# Build, train and evaluate models with TensorFlow Decision Forests

TensorFlow Decision Forests (TF-DF) is a library for the training, evaluation, interpretation and inference of Decision Forest models.

In this tutorial, I learned how to:

1. Train a binary classification Random Forest on a dataset containing numerical, categorical and missing features.
2. Evaluate the model on a test dataset.
3. Prepare the model for [TensorFlow Serving](https://www.tensorflow.org/tfx/guide/serving).
4. Examine the overall structure of the model and the importance of each feature.
5. Re-train the model with a different learning algorithm (Gradient Boosted Decision Trees).
6. Use a different set of input features.
7. Change the hyperparameters of the model.
8. Preprocess the features.
9. Train a model for regression.
10. Train a model for ranking.
1. 
Detailed documentation is available in the [user manual](https://github.com/tensorflow/decision-forests/documentation).
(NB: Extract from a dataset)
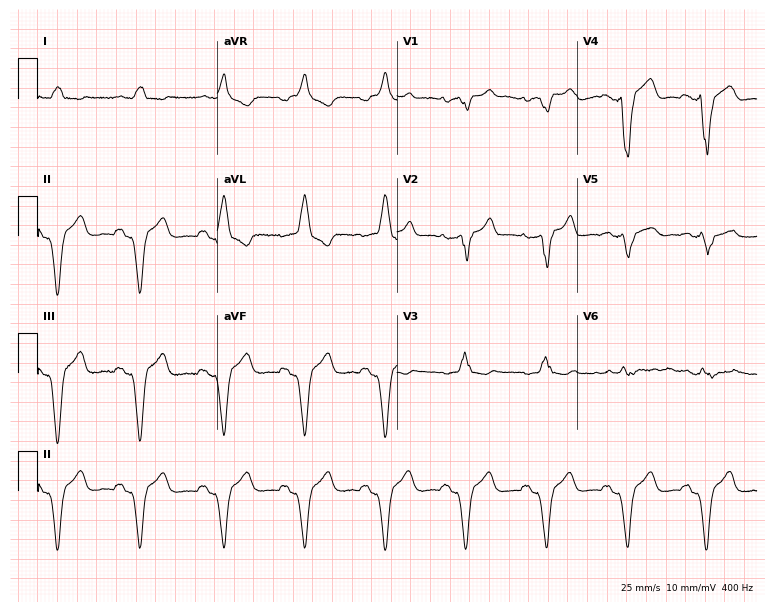
Electrocardiogram, a 50-year-old male. Of the six screened findings (first-degree AV block, right bundle branch block (RBBB), left bundle branch block (LBBB), sinus bradycardia, atrial fibrillation (AF), sinus tachycardia), none is recorded.

The [example](https://github.com/tensorflow/decision-forests/examples) directory contains other end-to-end examples.

In [1]:
!pip install tensorflow_decision_forests
!pip install wurlitzer

Collecting wurlitzer
  Downloading wurlitzer-3.0.2-py3-none-any.whl (7.3 kB)
Installing collected packages: wurlitzer
Successfully installed wurlitzer-3.0.2


## Imports

In [2]:
import tensorflow_decision_forests as tfdf

import os
import numpy as np
import pandas as pd
import tensorflow as tf
import math
from wurlitzer import sys_pipes

In [3]:
# Check the version of TensorFlow Decision Forests
print("Found TensorFlow Decision Forests v" + tfdf.__version__)

Found TensorFlow Decision Forests v0.1.9


## Training a Random Forest model

In this section, we `train`, `evaluate`, `analyse` and `export` a binary classification **Random Forest** trained on the *Palmer's Penguins* dataset.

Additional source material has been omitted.